How to know if you have endometriosis
Diagnosing endometriosis requires a medical evaluation by a healthcare professional. If you suspect you may have endometriosis or are experiencing symptoms associated with the condition, consider taking the following steps:
- Document Your Symptoms:
- Keep a detailed record of your symptoms, including the type, duration, and intensity of pain, as well as any other issues such as irregular periods or pain during intercourse.
- Consult with a Healthcare Provider:
- Schedule an appointment with a gynecologist or healthcare provider who can assess your symptoms and medical history.
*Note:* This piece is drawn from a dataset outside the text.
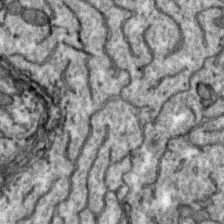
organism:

- Be prepared to discuss your menstrual cycle, any family history of endometriosis, and the specific symptoms you are experiencing.
- Physical Examination:
- The healthcare provider may perform a pelvic examination to check for any abnormalities, tenderness, or masses in the pelvic area. However, it’s important to note that endometriosis lesions may not always be detectable through a pelvic exam.
- Imaging Studies:
- Your healthcare provider may recommend imaging studies, such as a transvaginal ultrasound or MRI, to visualize the pelvic organs and identify any potential abnormalities.
- Laparoscopy:
- In many cases, the most definitive way to diagnose endometriosis is through a surgical procedure called laparoscopy. This involves the insertion of a thin, lighted tube (laparoscope) through small incisions in the abdomen to directly visualize and biopsy endometrial tissue.
- Collaborative Decision-Making:
- Work closely with your healthcare provider to discuss your symptoms, concerns, and any potential treatment options. The decision to proceed with laparoscopy or other diagnostic tests will depend on the severity of your symptoms and the healthcare provider’s clinical judgment.